Member of the Illinois State Senate
- In office 1842–1848
- Preceded by: John Allen

Member of the Illinois House of Representatives
- In office 1840–1842

Member of the Illinois House of Representatives
- In office 1826–1828

Personal details
- Born: September 15, 1793 Connecticut
- Died: October 25, 1876 (aged 83) Ottawa, Illinois

= Alfred W. Cavarly =

American politician

Alfred W. Cavarly was an American politician who served as a member of the Illinois House of Representatives and of the Illinois State Senate.

==Biography==
Cavalry was born on September 15, 1793, in Connecticut. He served in the Connecticut militia during the War of 1812. He practiced law in Saybrook, Connecticut under Samuel Ingham. Immediately after his admittance to the Connecticut Bar in December 1819, he migrated to Edwardsville, Illinois and then Carrollton, Illinois with his younger brother, Lyman.
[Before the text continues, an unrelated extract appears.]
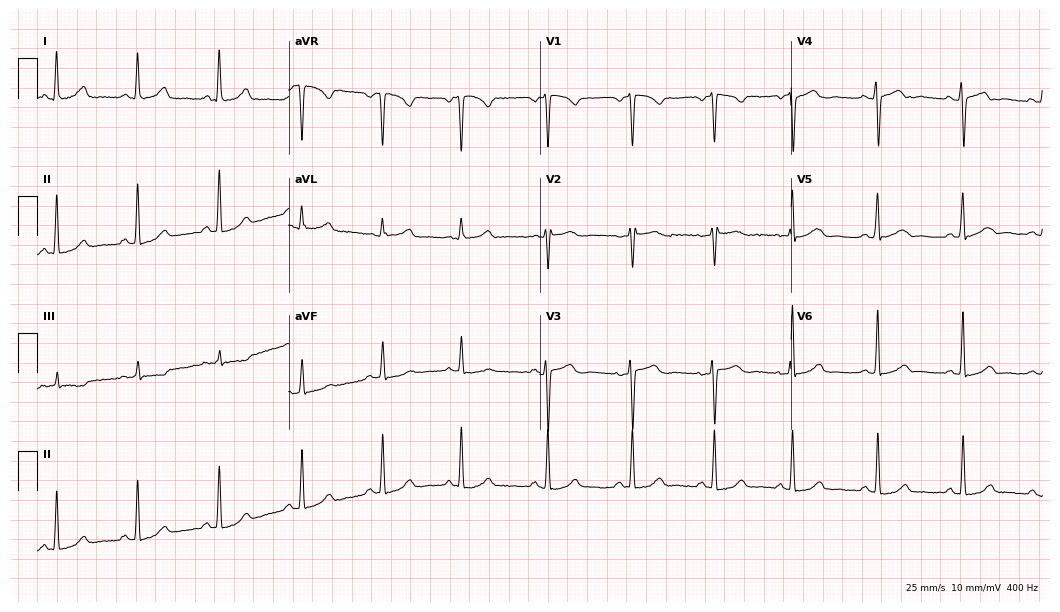
Standard 12-lead ECG recorded from a 32-year-old woman. Read as a normal ECG.
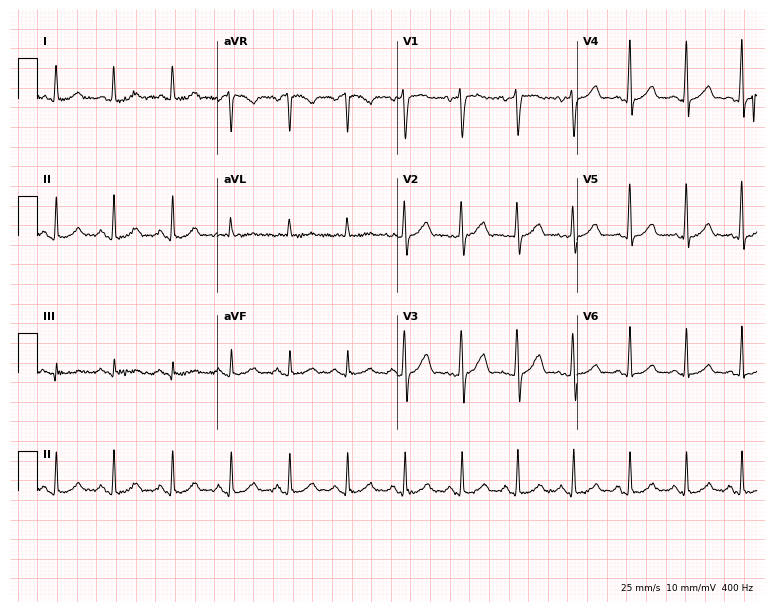
12-lead ECG from a 53-year-old female patient (7.3-second recording at 400 Hz). Shows sinus tachycardia (a sinus rate of 100 beats per minute or more).

Cavarly was defeated in a special election held on December 13, 1824, to represent Greene, Pike, Morgan, and Fulton counties in the Illinois House of Representatives in the 4th Illinois General Assembly with Thomas Carlin emerging as the victor. In 1826, he won election as one of two representatives for Greene and Calhoun counties in the Illinois House of Representatives along with John Allen in the 5th Illinois General Assembly. In the August 4, 1828 election he was again defeated by Thomas Carlin for a seat in the Illinois Senate representing Greene and Calhoun counties in the 6th Illinois General Assembly. In 1840, he won election to the Illinois House of representatives as one of three representatives representing Greene and Calhoun counties in the 12th Illinois General Assembly (along with Revill W. English and David W. Woodson). In the August 1, 1842 election, after the death of John Allen, he was elected to a two-year term to represent Greene and Jersey counties in the 13th Illinois General Assembly which created a dilemma as Revill W. English had simultaneously been elected to represent the newly formed district of Greene and Calhoun counties creating one too many senators, the result of a clumsily written Apportionment Act of 1841. The full Senate determined that neither was duly elected although the matter was made moot as English honorably resigned and Cavarly was allowed to be seated as there was no opposition. In the August 5, 1844 election, Cavarly was elected to the Senate for a four-year term representing Greene and Calhoun counties in the 14th and 15th Illinois General Assemblies defeating Revill W. English.

Cavalry died on October 25, 1876, in Ottawa, Illinois.